Alas! She has nothing but to obey her husband’s command. A very minute picture of the relation between a husband and a wife is presented with a graphic detail. The husband’s word is the rule in the domestic affairs. Sarita goes inside and brings Kamala with her. Jaising addresses her, “Come here, Kamala…Sit down” like a master to his dog. When Kamala slightly objects to be present in the conference with her torn and sullen dress he asserts, “You will have to come, Kamala.” A glimpse of very little self respect and self reliance is seen as she says, “I’m your servant, master. But I won’t come today. I’ll come tomorrow or day after. As soon as I’m well.” At this point Jaisingh emotionally blackmails her, “Kamala, you won’t obey me.” Kamala dissolves, “How can that be? You are kamala’s master.” Very cunningly he takes the situation in his favour saying, “I order you to come with me today.” She submits herself to his will. Sarita interrupts when decency matters to that woman. Jaisingh wants, “She will come to the Press Conference in the same clothes she’s wearing now.” Sarita declares with a sort of strength in her voice, “She’s a woman, after all. And her sari is torn.” He denies and his will is the law of the house—the picture of almost all the houses in our society. Sarita leaves and Kakasaheb enters. A formal talk of his paper business is going on. From his paternal affection he asks Jaisingh about his unnessary taking of risks, “…why are taking such desperate risks?” Jaisingh eagerly answers, “There’s a commitment behind it, there’s a social purpose.” He also adds that there would be someone to take the leading role to stop vices in society, to protect against the evils. So why not is it himself? It is his inner consciousness which compels people like him to do that. Sarita enters and the argument ends.
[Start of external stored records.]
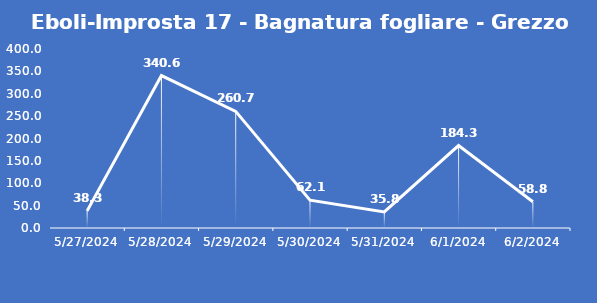
| Category | Eboli-Improsta 17 - Bagnatura fogliare - Grezzo (min) |
|---|---|
| 5/27/24 | 38.3 |
| 5/28/24 | 340.6 |
| 5/29/24 | 260.7 |
| 5/30/24 | 62.1 |
| 5/31/24 | 35.8 |
| 6/1/24 | 184.3 |
| 6/2/24 | 58.8 |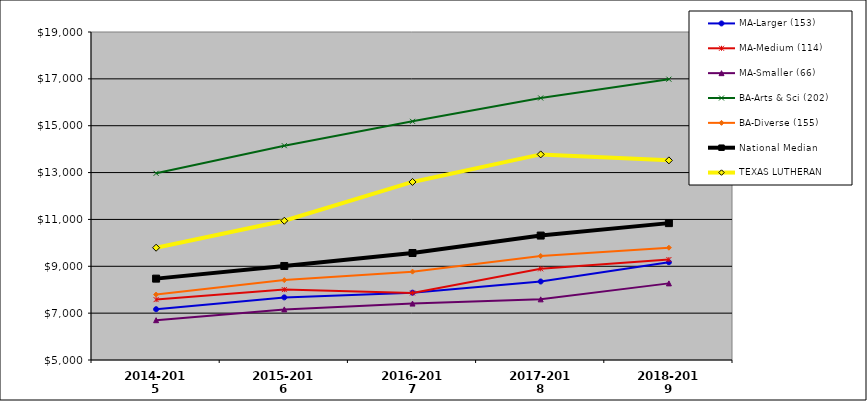
| Category | MA-Larger (153) | MA-Medium (114) | MA-Smaller (66) | BA-Arts & Sci (202) | BA-Diverse (155) | National Median |  TEXAS LUTHERAN  |
|---|---|---|---|---|---|---|---|
| 2014-2015 | 7167.516 | 7577.248 | 6698.943 | 12968.209 | 7793.906 | 8473.314 | 9792.02 |
| 2015-2016 | 7672.704 | 8004.671 | 7160.472 | 14146.918 | 8409.634 | 9013.486 | 10943.363 |
| 2016-2017 | 7873.167 | 7862.909 | 7408.538 | 15187.636 | 8771.044 | 9566.64 | 12600.824 |
| 2017-2018 | 8350.409 | 8890.996 | 7588.874 | 16183.836 | 9439.578 | 10311.147 | 13775.86 |
| 2018-2019 | 9173.762 | 9287.256 | 8270.259 | 16985.643 | 9793.38 | 10842.044 | 13520.988 |

Kamalabai is seen coming with news of “That creature.” She is also the victim of society who does not even know her own actual position. She remains happy being a maid. She cannot think of a better situation than which she is in. She is rather proud of her present state. With utter astonishment she continues, “She asks me, were you bought or were you hired? …She asks me, how much did they hire you for? What works do you have to do? Me, she’s asking me. I said, what’s it got to do with you? Do you know what she said? Servants shouldn’t raise their head and answer back. They should be grateful for their daily bread….” Every words of Kamala hurt and pinch deep into the nest if so called civilized society. It actually slaps on the face. Women beware of women. Kamalabai cannot bear Kamala anymore. She prays for her departure. Kamala is a touchstone. She discloses the true position of Kamalabai by her language. Sarita manages to hush Kamalabai by taking her away. When again she enters Jaisingh informs that he wants to put Kamala in “a women’s home.” Sarita is little bit surprised. A note of sympathy towards Kamala is slowly growing in her from right now. She is anxious of how her condition will be in the “home”. Jaisingh has a set notion of happiness which is inherited from the society, “….She’ll find the home a luxury after serving the way she used to. Two square meals a day and no work to do. A proper roof over her head. She’ll be more than happy.” He is machine in the machine age. No emotion, no sympathy, no humanity at all. He is rather proud of what he has done with her. He sees only the outward luxury, the mere skin of happiness only. But where will be the peace of mind? Sarita gradually understands the situation in which Kamala is in; she implores her husband for the last time not to take her away. But again a masculine tone dictates, “Chalo, Kamala” (Come, Kamala).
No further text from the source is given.